Defensins are widely distributed and abundant 3-4 kDa antimicrobial peptides that are variable cationic and contain six disulfide-paired cysteines. Three structurally distinct peptide families have been identified: 'classical' defensins, beta-defensins and insect defensins. In many animal species, defensin genes are found in clusters with substantial sequence variability outside the core disulfide-linked cysteines. Defensin peptides have been found in the granules of phagocytes and intestinal Paneth cells, on epithelial surfaces of the intestine and the trachea, and in the hemolymph of insects. They are produced from larger precursors by stepwise, tissue-specific, proteolytic processing, a production resembling that of peptide hormones. Microbes in the phagocytic vacuoles of granulocytes and certain macrophages encounter high concentrations of defensins. Increased transcription of defensin genes and stimulus-dependent release of pre-synthesized defensin-containing cytoplasmic granules contribute to the local antimicrobial response.

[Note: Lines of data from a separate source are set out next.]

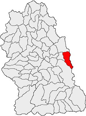 Categorie:Hărţi ale judeţului Hunedoara
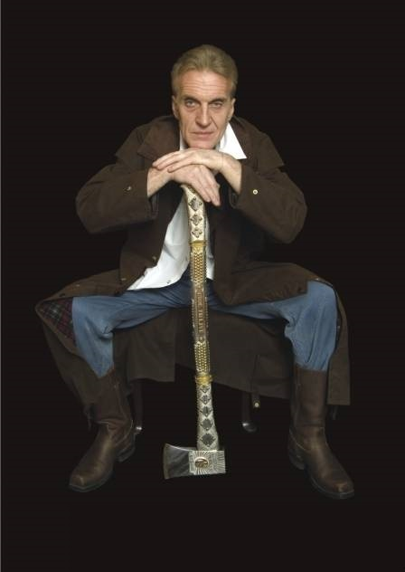 Войчишин В.И. с топором собственного произведения
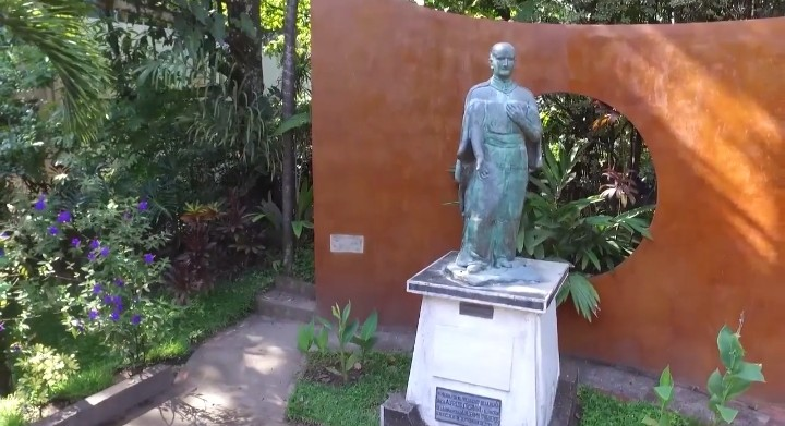 estatua de jose matias delgado en la universidad que lleva el mismo nombre
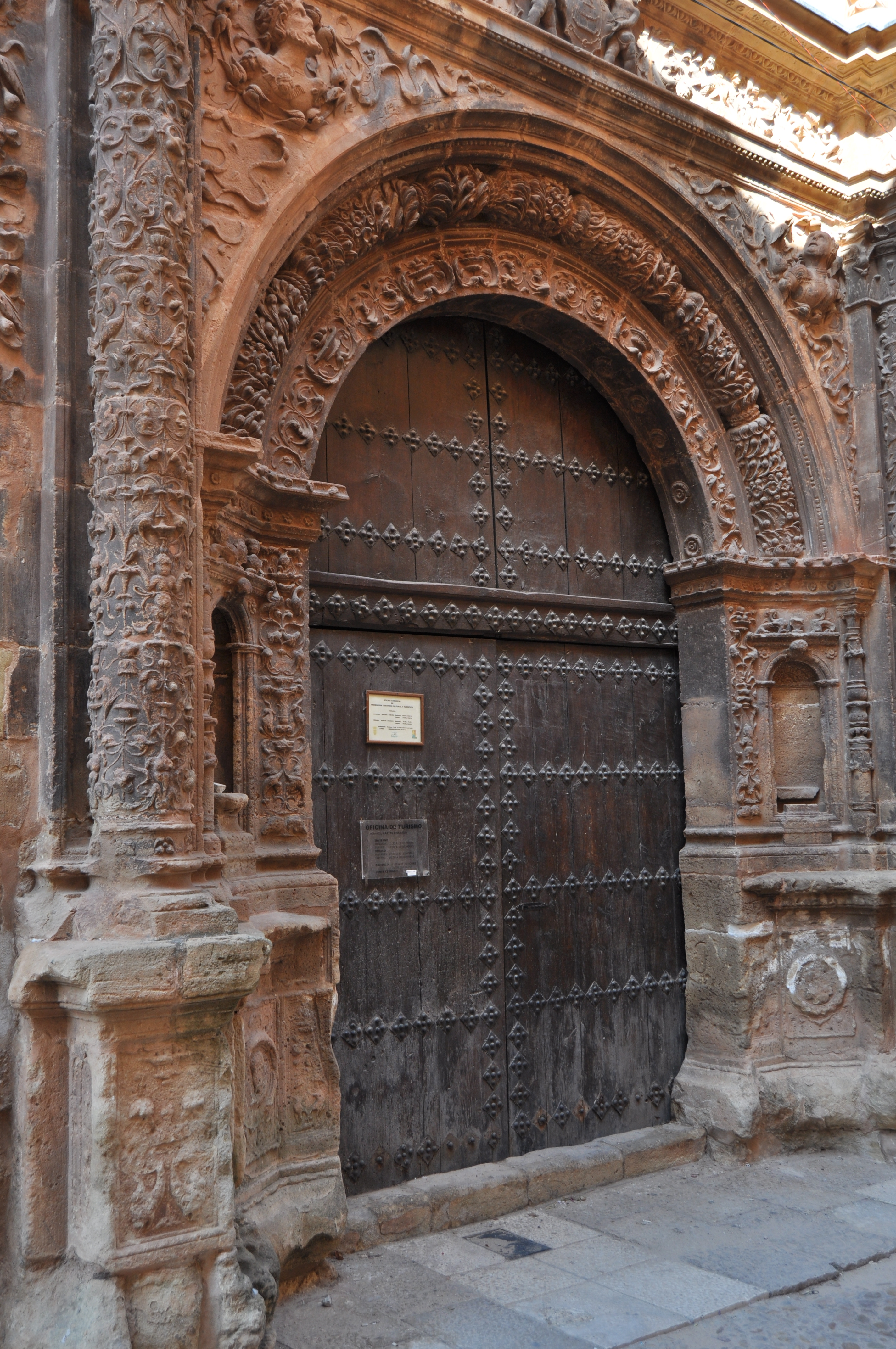 Alcaraz - 026
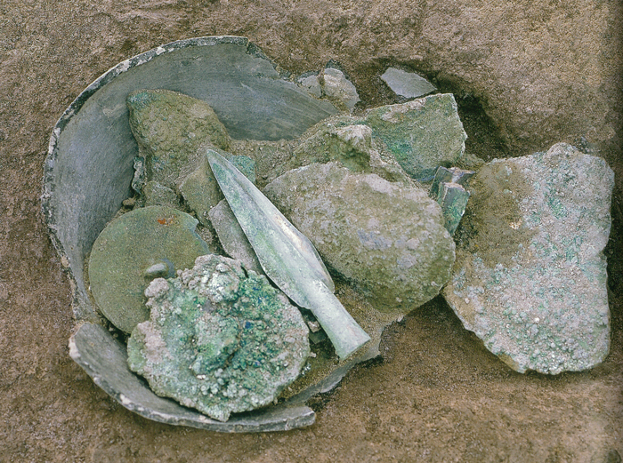 Urnenfelderzeitliches Metalldepot der archäologischen Großgrabung Rannersdorf 2001/2002
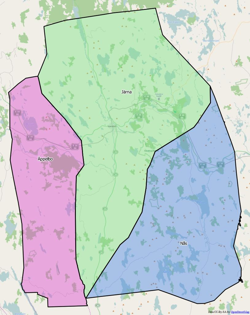 Distriktsindelningen i Vansbro kommun World file
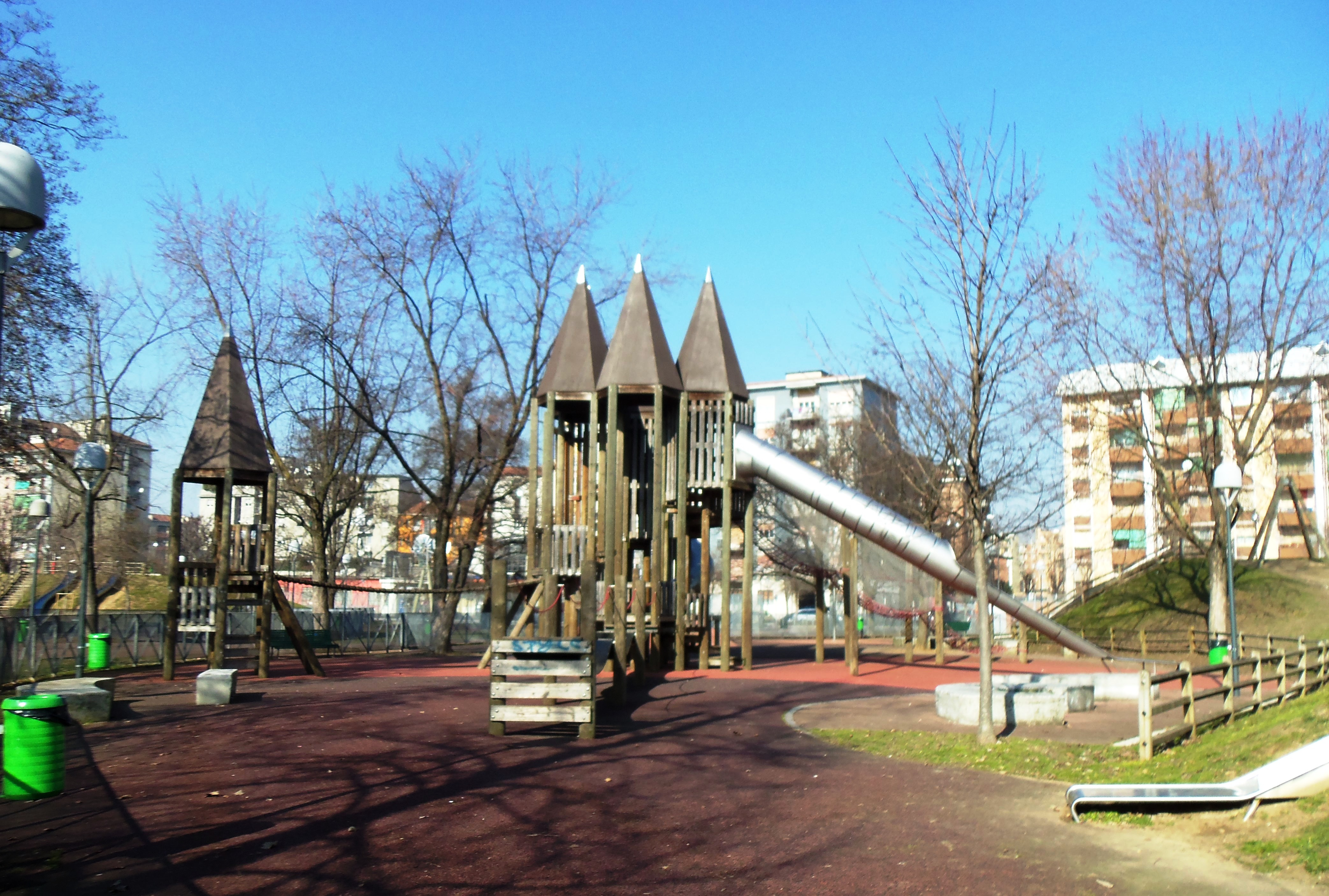 Yorick39 ownwork 2011.2 Milano, Alessandrini park, the children's playcourt GDFL e Creative Commons CC-BY-SA-3.0, sono l'autore

Alpha-defensins are mammalian antimicrobial peptides expressed mainly by cells of myeloid lineage or small intestinal Paneth cells. The peptides are converted from inactive 8.5-kDa precursors to membrane-disruptive forms by post-translational proteolytic events. Because rhesus myeloid pro-alpha-defensin-4 (proRMAD-4((20-94))) lacks bactericidal peptide activity in vitro, we tested whether neutrophil azurophil granule serine proteinases, human neutrophil elastase (NE), cathepsin G (CG), and proteinase-3 (P3) have in vitro convertase activity. Only NE cleaved proRMAD-4((20-94)) at the native RMAD-4 N terminus to produce fully processed, bactericidal RMAD-4((62-94)). The final CG cleavage product was RMAD-4((55-94)), and P3 produced both RMAD-4((55-94)) and RMAD-4(57-94). Nevertheless, NE, CG, and P3 digests of proRMAD4 and purified RMAD-4((62-94)), RMAD-4((55-94)), and RMAD-4(57-94) peptides had equivalent in vitro bactericidal activities. Bactericidal peptide activity assays of proRMAD-4((20-94)) variants containing complete charge-neutralizing D/E to N/Q or D/E to A substitutions showed that (DE/NQ)-proRMAD-4((20-94)) and (DE/A)-proRMAD-4((20-94)) were as active as mature RMAD-4((62-94)). Therefore, proregion Asp and Glu side chains inhibit the RMAD-4 component of full-length proRMAD-4((20-94)), perhaps by a combination of charge-neutralizing and hydrogen-bonding interactions. Although native RMAD-4((62-94)) resists NE, CG, and P3 proteolysis completely, RMAD-4((62-94)) variants with disulfide pairing disruptions or lacking disulfide bonds were degraded extensively, evidence that the disulfide array protects the alpha-defensin moiety from degradation by the myeloid converting enzymes. These in vitro analyses support the conclusion that rhesus macaque myeloid pro-alpha-defensins are converted to active forms by serine proteinases that co-localize in azurophil granules.